Consider a child you encounter during your community health posting — a 14-month-old who has received only OPV-0 and BCG at birth, and nothing since. The mother says the nearest PHC is far, she had no transport, and a neighbour told her 'too many injections make children weak.'

Reflect on:
1. What specific vaccines does this child need NOW, and in what order (catch-up scheduling)?
2. What is the child's risk of measles given the herd immunity threshold, if their community coverage is 65%?
3. How would you address the neighbour's concern — what framing works for a parent who mistrusts the programme?

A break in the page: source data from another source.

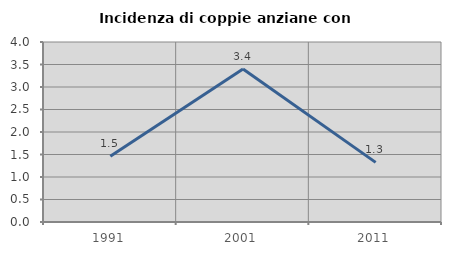
| Category | Incidenza di coppie anziane con figli |
|---|---|
| 1991.0 | 1.46 |
| 2001.0 | 3.401 |
| 2011.0 | 1.325 |
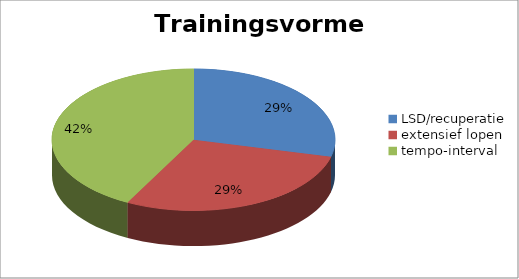
| Category | Series 0 |
|---|---|
| LSD/recuperatie | 75 |
| extensief lopen | 75 |
| tempo-interval | 110 |
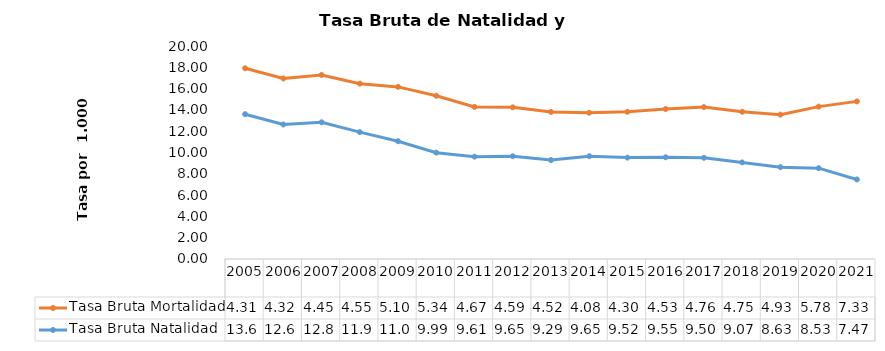
| Category | Tasa Bruta Natalidad | Tasa Bruta Mortalidad |
|---|---|---|
| 2005 | 13.597 | 4.311 |
| 2006 | 12.631 | 4.322 |
| 2007 | 12.836 | 4.445 |
| 2008 | 11.914 | 4.551 |
| 2009 | 11.059 | 5.102 |
| 2010 | 9.986 | 5.338 |
| 2011 | 9.611 | 4.672 |
| 2012 | 9.651 | 4.592 |
| 2013 | 9.291 | 4.517 |
| 2014 | 9.653 | 4.079 |
| 2015 | 9.52 | 4.301 |
| 2016 | 9.553 | 4.529 |
| 2017 | 9.503 | 4.76 |
| 2018 | 9.068 | 4.752 |
| 2019 | 8.626 | 4.93 |
| 2020 | 8.528 | 5.779 |
| 2021 | 7.47 | 7.33 |
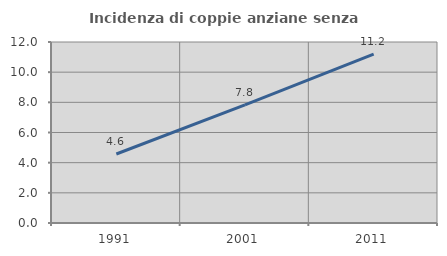
| Category | Incidenza di coppie anziane senza figli  |
|---|---|
| 1991.0 | 4.574 |
| 2001.0 | 7.831 |
| 2011.0 | 11.19 |
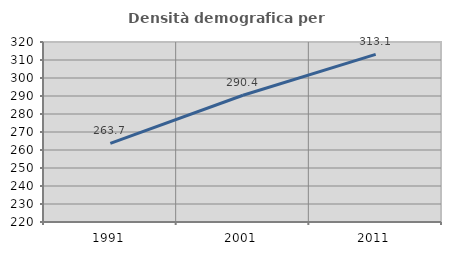
| Category | Densità demografica |
|---|---|
| 1991.0 | 263.728 |
| 2001.0 | 290.428 |
| 2011.0 | 313.112 |
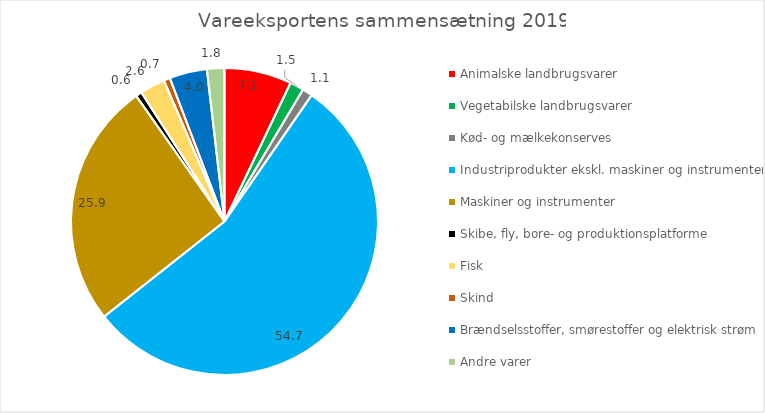
| Category | Vareeksportens sammensætning 2019 |
|---|---|
| Animalske landbrugsvarer | 7.074 |
| Vegetabilske landbrugsvarer | 1.468 |
| Kød- og mælkekonserves | 1.069 |
| Industriprodukter ekskl. maskiner og instrumenter | 54.74 |
| Maskiner og instrumenter | 25.895 |
| Skibe, fly, bore- og produktionsplatforme | 0.645 |
| Fisk | 2.647 |
| Skind | 0.666 |
| Brændselsstoffer, smørestoffer og elektrisk strøm | 3.958 |
| Andre varer | 1.838 |
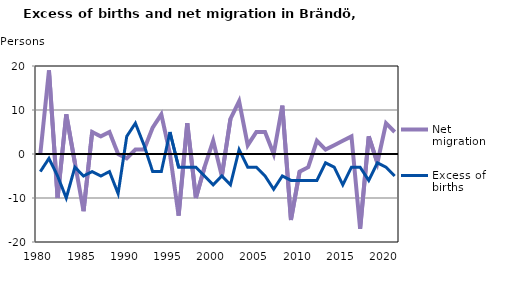
| Category | Net migration | Excess of births |
|---|---|---|
| 1980.0 | 0 | -4 |
| 1981.0 | 19 | -1 |
| 1982.0 | -10 | -5 |
| 1983.0 | 9 | -10 |
| 1984.0 | -2 | -3 |
| 1985.0 | -13 | -5 |
| 1986.0 | 5 | -4 |
| 1987.0 | 4 | -5 |
| 1988.0 | 5 | -4 |
| 1989.0 | 0 | -9 |
| 1990.0 | -1 | 4 |
| 1991.0 | 1 | 7 |
| 1992.0 | 1 | 2 |
| 1993.0 | 6 | -4 |
| 1994.0 | 9 | -4 |
| 1995.0 | 0 | 5 |
| 1996.0 | -14 | -3 |
| 1997.0 | 7 | -3 |
| 1998.0 | -10 | -3 |
| 1999.0 | -3 | -5 |
| 2000.0 | 3 | -7 |
| 2001.0 | -5 | -5 |
| 2002.0 | 8 | -7 |
| 2003.0 | 12 | 1 |
| 2004.0 | 2 | -3 |
| 2005.0 | 5 | -3 |
| 2006.0 | 5 | -5 |
| 2007.0 | 0 | -8 |
| 2008.0 | 11 | -5 |
| 2009.0 | -15 | -6 |
| 2010.0 | -4 | -6 |
| 2011.0 | -3 | -6 |
| 2012.0 | 3 | -6 |
| 2013.0 | 1 | -2 |
| 2014.0 | 2 | -3 |
| 2015.0 | 3 | -7 |
| 2016.0 | 4 | -3 |
| 2017.0 | -17 | -3 |
| 2018.0 | 4 | -6 |
| 2019.0 | -2 | -2 |
| 2020.0 | 7 | -3 |
| 2021.0 | 5 | -5 |

4. What supply-side and demand-side interventions could have prevented this child from becoming under-vaccinated in the first place?

This scenario is not hypothetical — it describes millions of children in India. Kolb's cycle asks you not just to recall facts, but to apply them to action: what would YOU do differently in your future practice to close this immunisation gap?